Well, they don't support any second amendment cases, so they do pick and choose a bit about which civil liberties they care about. But they are good about uniform support of the 1st.
This is unfortunately not true at all -- the second amendment being the most obvious case in point.

I am a big ACLU donor despite this. I have an assigned "individual giving officer," and I plan to continue to make significant contributions to their cause.

I wish they would be more willing to set aside personal political views.

I'm very happy to see the ACLU take a stand on principles that are no doubt in conflict with those of people who have been increasing their donations since the election of Trump. That's the real sign of integrity IMO.
(comment deleted)
I don't find this argument convincing at all. There are multiple different cloud providers, multiple different payment providers, and you can always use the web as a distribution model instead of apps.

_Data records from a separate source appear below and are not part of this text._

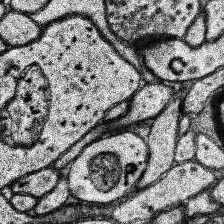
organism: Human
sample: Temporal Lobe
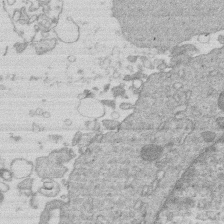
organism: Human
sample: Macrophage cells
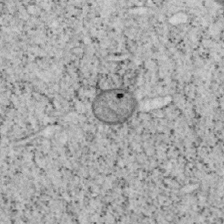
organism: Mouse
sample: OT-I killer T cells with ID8 ovarian cancer cells
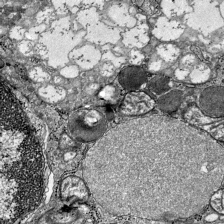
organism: Mouse
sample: Visual Cortex
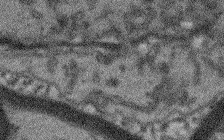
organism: Arabidopsis thaliana
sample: Root tip
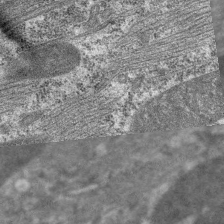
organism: C. elegans
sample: Pharynx
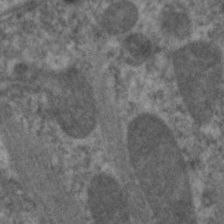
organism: C. elegans
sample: Pharynx
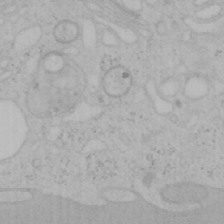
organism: Mouse
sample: OT-I killer T cells with ID8 ovarian cancer cells
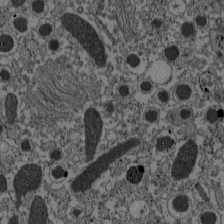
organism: C57BL Mouse
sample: Pancreatic islet
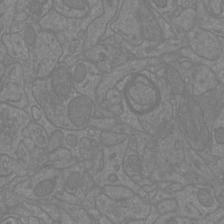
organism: Mouse
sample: Cortical neurons
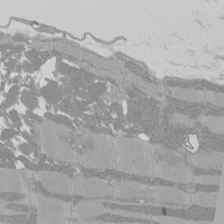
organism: Rat
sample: Left ventricle
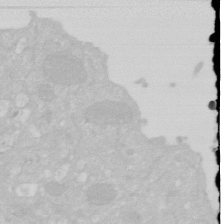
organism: Human
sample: HIV infected U937 cells
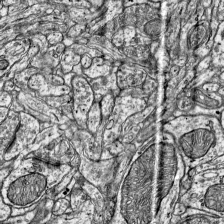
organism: Mouse
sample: Visual Cortex
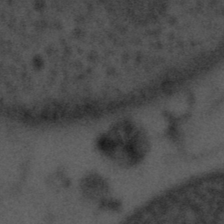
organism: Tuwongella immobilis
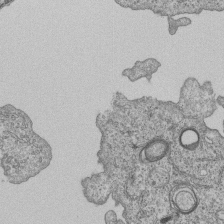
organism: Human
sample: MDA-MB-231 cells
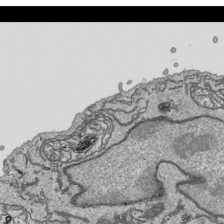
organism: Human
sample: Mitochondria in HCT116 cells
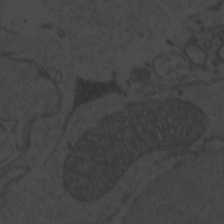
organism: Zebrafish
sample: Macrophage infected with Toxoplasma gondii
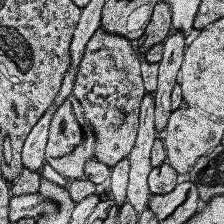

You can buy your own servers and run Kubernetes on them if you want a cloud-like platform you have control over. It's never been easier to set up your own infrastructure if you need it.

If your app is so objectionable that you've somehow managed to violate the content policies of ALL of these players, I really don't see anything as wrong. Nobody is entitled to a platform. I mean their app is basically a breeding ground for right-wing terrorists, and we almost had members of Congress murdered because they provided space for those people to coordinate.

Reminds me of the classic quote:

“If you run into an asshole in the morning, you ran into an asshole. If you run into assholes all day, you're the asshole.”

No fundamental right has been violated.

The concern TFA raises isn't that these companies are obligated to do business with Parler, but rather that it's troubling that a small cabal of players can effectively blackball a business from 99% of certain important markets. In the case of the smartphone app market, it only takes two such players to completely blackball an app (modulo those users who are savvy enough and willing to install apps outside of that marketplace).